Repeat the stretch of entries below from the line with "Pfarrhaus Zweigeschossiger, verputzter" through the line with "Die ältesten Fachwerkhäuser". Include both ends and add nothing.

RECORDS SUPPLIED>
□ □ □

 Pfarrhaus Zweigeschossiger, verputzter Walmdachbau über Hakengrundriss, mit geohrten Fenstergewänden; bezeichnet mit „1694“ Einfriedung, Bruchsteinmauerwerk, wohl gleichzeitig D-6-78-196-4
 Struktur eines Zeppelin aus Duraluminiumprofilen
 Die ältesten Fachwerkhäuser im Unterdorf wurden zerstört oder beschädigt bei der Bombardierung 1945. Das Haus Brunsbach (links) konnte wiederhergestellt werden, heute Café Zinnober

□ □ □

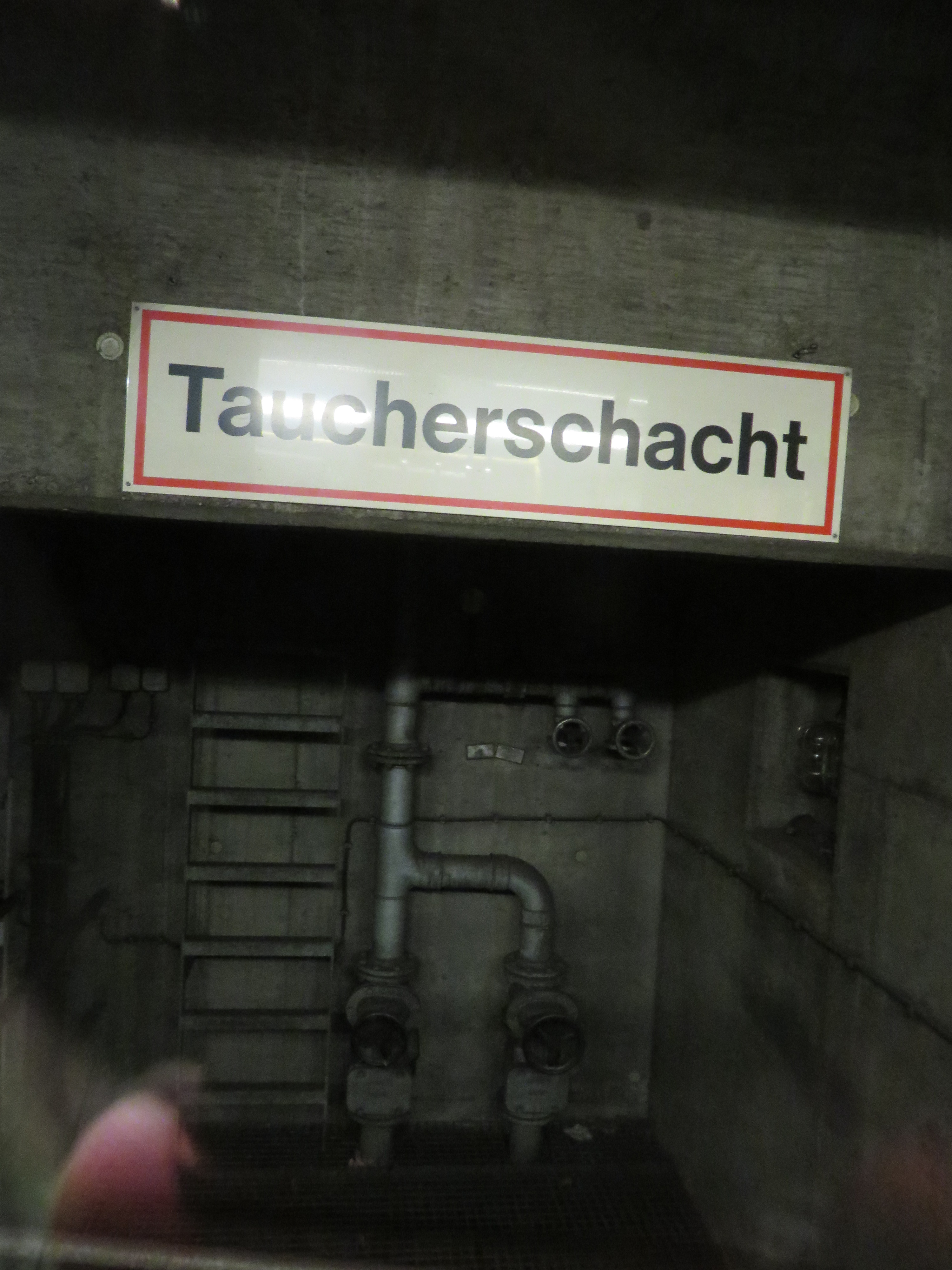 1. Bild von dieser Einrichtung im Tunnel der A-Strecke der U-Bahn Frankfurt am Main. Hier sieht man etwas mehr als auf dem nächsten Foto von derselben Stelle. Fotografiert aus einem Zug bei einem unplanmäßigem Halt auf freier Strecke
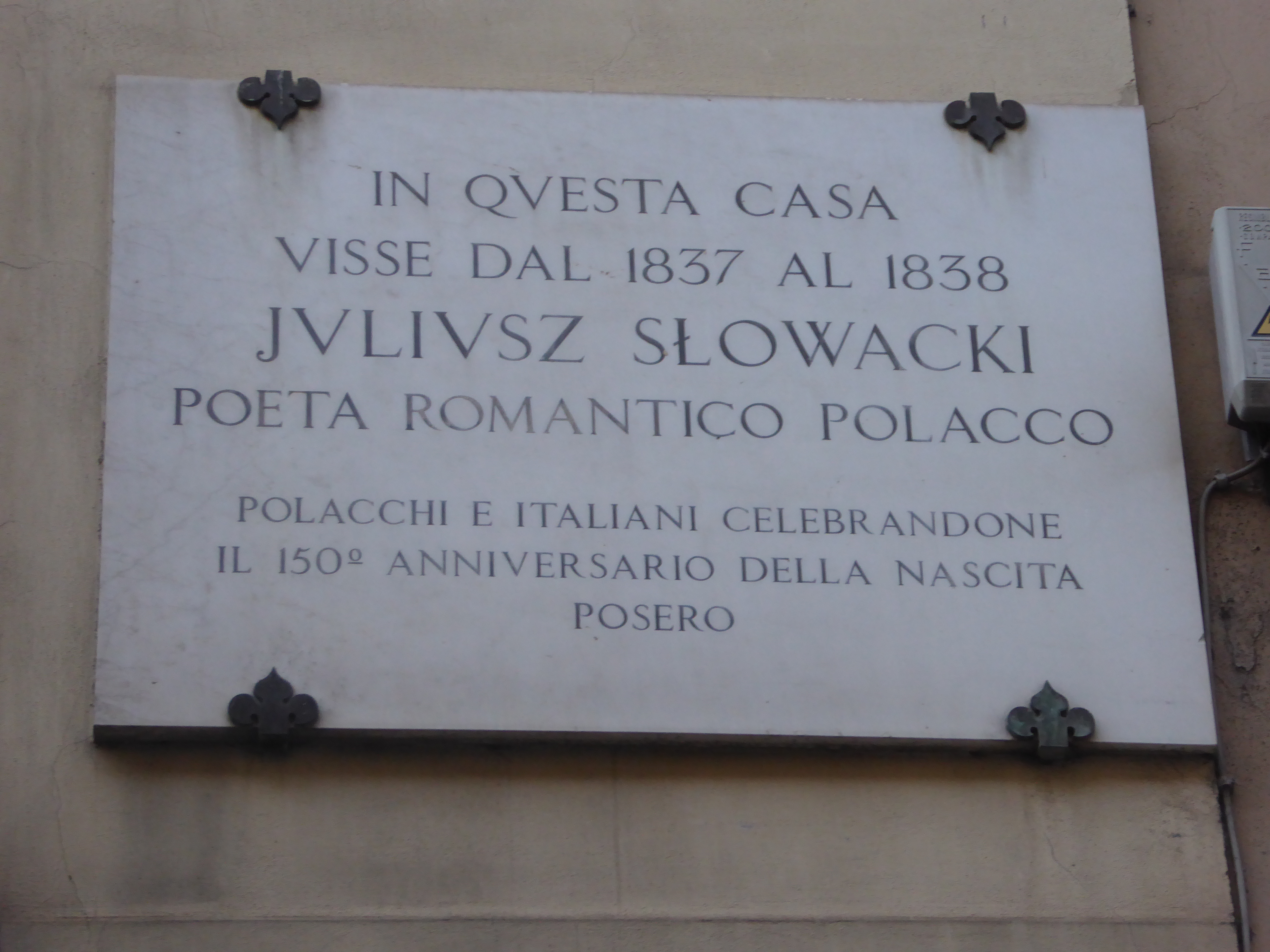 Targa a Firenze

□ □ □

ANSWER SECTION>
 Pfarrhaus Zweigeschossiger, verputzter Walmdachbau über Hakengrundriss, mit geohrten Fenstergewänden; bezeichnet mit „1694“ Einfriedung, Bruchsteinmauerwerk, wohl gleichzeitig D-6-78-196-4
 Struktur eines Zeppelin aus Duraluminiumprofilen
 Die ältesten Fachwerkhäuser im Unterdorf wurden zerstört oder beschädigt bei der Bombardierung 1945. Das Haus Brunsbach (links) konnte wiederhergestellt werden, heute Café Zinnober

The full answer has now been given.